Bottom line: You can’t actually have data access control if you don’t know where your sensitive data resides, and exactly how sensitive it is. Select a tool and point it to your data sources (with resource cycles built in for curation) to automatically classify your data as it’s born. Even without any other controls in place, it will give you visibility into where you have data risk exposure.

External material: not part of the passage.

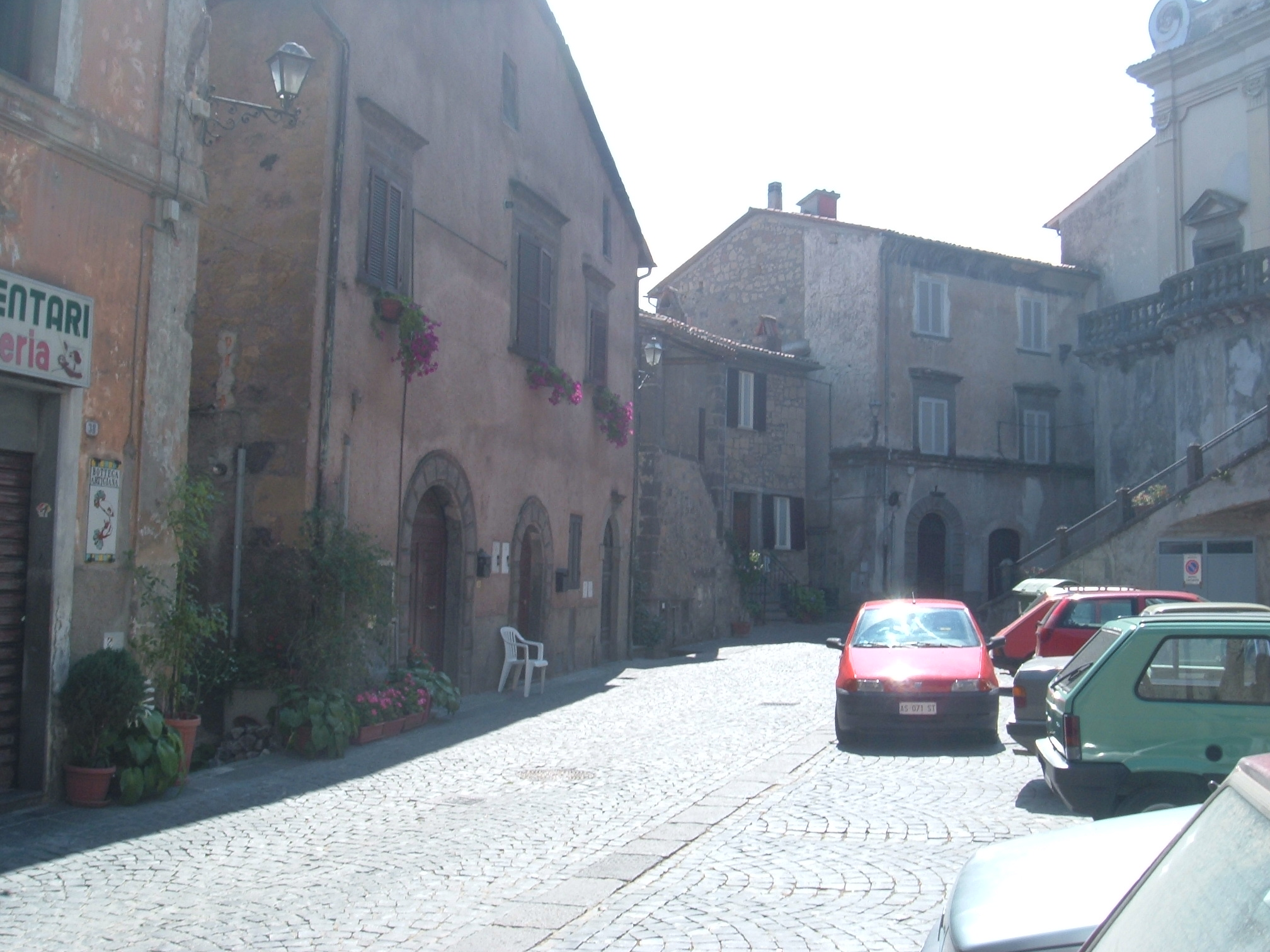 Via Cavour, una strada del centro storico di Gradoli

You should come away with a clear sense of:
- This is PHI data (HIPAA)
- This is PII data (GDPR)
- This is Credit Card information (PCI)
- This *could* be SOX-relevant
Read: Collibra and TrustLogix Close the Loop Between Data Classification and Data Access
Solution Part 2: Data Access Control
There are numerous ways to apply granular data access control policies for your sensitive information. Each cloud data platform (Snowflake, Redshift, Databricks, etc.) provides rich native constructs that allow you to define which users or roles should have access to what data. Leverage these native tools to define granular controls over how users can access your data.

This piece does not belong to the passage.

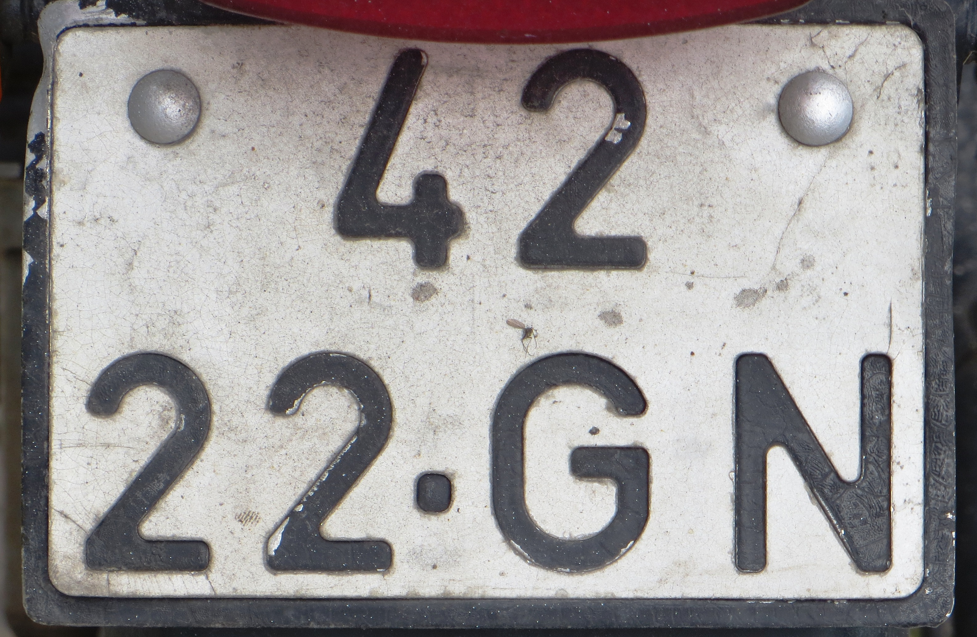 Motorfiets kenteken Portugal

Leverage these capabilities in conjunction with the learnings from your data classification engine(s) to model and enforce data access control policies that can incorporate classification tags to more tightly control how your sensitive data is accessed.
- This column in Snowflake contains Credit Card information, make sure that it’s masked for all people that aren’t in Finance
- This Redshift dataset has been flagged as HIPAA data, so only clinicians should have access to it, and only if the rows match up to people for whom they are on the Caregiver list.
Read: Data Lake Security: An Explanatory Guide with Best Practices
Data Access Governance: Secure Your Data at “Birth”
Here’s where the magic can happen. You can put these two critical pieces together to protect your data as it is being created, as part of a holistic data centric security strategy. You can now model policies that apply to all data across all platforms without prior knowledge of the contents of the data being created.
Data Access Governance platforms empower you to leverage Classification tags to define overarching policies that will immediately enforce existing policies on new data, based on the sensitivity of that data.
You can use a Data Access Governance platform to define policies like:
- All Credit Card data must be masked for all authorized users except Finance across all data platforms
- All PII data is inaccessible to all users except those on the explicit Allow list
- Any Clinical data is only available to designated Caregivers
Read: A Four-Step Framework for Data Centric Security
Benefits & Conclusion
This approach has an immediate and positive impact on the data creation → classification → security → consumption lifecycle.
- Data Stewards and Data Owners can define governance principles at a business level, and pass them off to their security counterparts
- Data Security professionals can then model those policies in your Data Access Governance Platform once and have confidence that they will be correctly enforced across all platforms and for all existing and future datasets
- Most importantly, data consumers have instant access to new datasets, and that access is completely governed by your pre-defined policies
The pace and scale of data creation is only going to increase. Overburdened security organizations are already struggling to stay abreast of delivering visibility and granular controls for governing who should have access to that data. A data centric security approach will help you pre-define business-level policies about how your data should be protected, and ensure that it is cohesively and universally applied to all your data, as it’s being born and regardless of where it resides.